Read through the lines below and copy the ones holding the string "section".

Saved data entries:
+++++

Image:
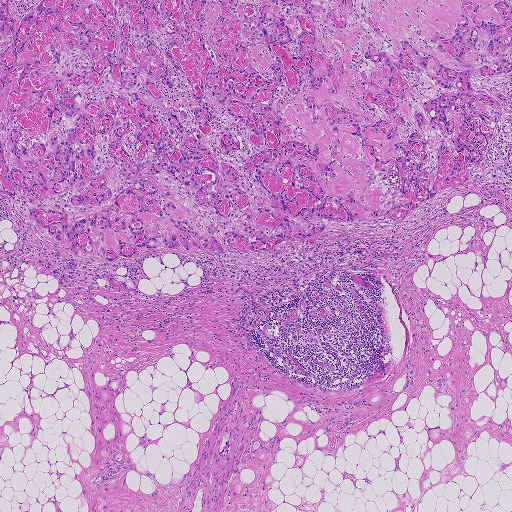
A 1.9-mm field of an H&E-stained sentinel lymph node from a breast-cancer patient (whole-slide image), shown at about 2.5×, about 3.6 µm per pixel.
Question:
Describe where the metastatic carcinoma lies in this crop.
Answer:
One metastatic tumour region; its boundary, reduced to 19 corners and listed clockwise: (0, 0), (18, 21), (41, 0), (511, 0), (511, 71), (488, 82), (506, 105), (465, 182), (401, 222), (322, 219), (316, 236), (259, 252), (138, 248), (109, 261), (49, 240), (28, 218), (36, 207), (7, 196), (0, 181).
About 45% of the image area is annotated as tumour.
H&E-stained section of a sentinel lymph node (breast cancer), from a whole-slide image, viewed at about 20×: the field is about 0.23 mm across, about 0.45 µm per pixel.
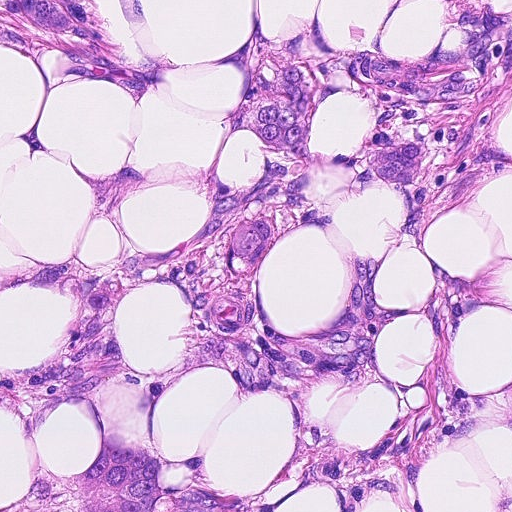
Outlines of three tumour regions, largest first (closed clockwise paths, crop pixels): region 1: (443, 0), (511, 0), (511, 99), (490, 150), (511, 160), (511, 177), (419, 230), (446, 277), (478, 282), (444, 368), (459, 396), (511, 384), (511, 434), (440, 453), (421, 511), (294, 480), (277, 394), (221, 369), (163, 396), (190, 306), (169, 282), (136, 290), (115, 315), (130, 378), (43, 415), (0, 409), (0, 266), (152, 257), (212, 216), (209, 170), (266, 182), (272, 158), (230, 106), (260, 26), (281, 42), (318, 16), (340, 56), (440, 54), (462, 50); region 2: (118, 431), (144, 432), (160, 452), (212, 454), (210, 480), (232, 494), (258, 496), (281, 506), (279, 511), (18, 511), (16, 496), (30, 472), (82, 470); region 3: (0, 0), (90, 0), (99, 35), (114, 53), (135, 65), (182, 64), (164, 78), (149, 96), (125, 94), (103, 85), (52, 78), (13, 49), (0, 47).
About 60% of the image area is annotated as tumour.
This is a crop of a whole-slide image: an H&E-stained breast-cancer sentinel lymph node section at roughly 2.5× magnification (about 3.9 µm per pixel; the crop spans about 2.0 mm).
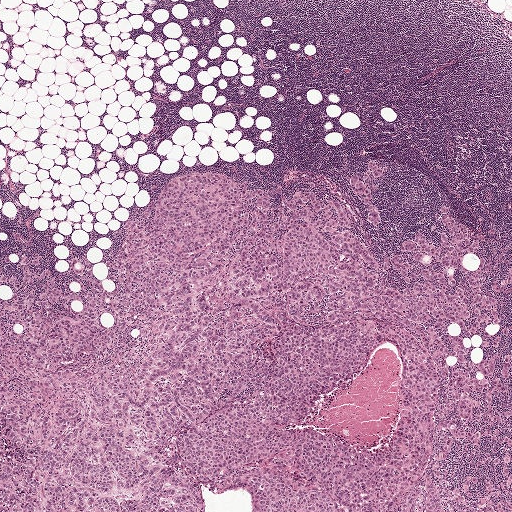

+++++

Answer space:
H&E-stained section of a sentinel lymph node (breast cancer), from a whole-slide image, viewed at about 20×: the field is about 0.23 mm across, about 0.45 µm per pixel.
This is a crop of a whole-slide image: an H&E-stained breast-cancer sentinel lymph node section at roughly 2.5× magnification (about 3.9 µm per pixel; the crop spans about 2.0 mm).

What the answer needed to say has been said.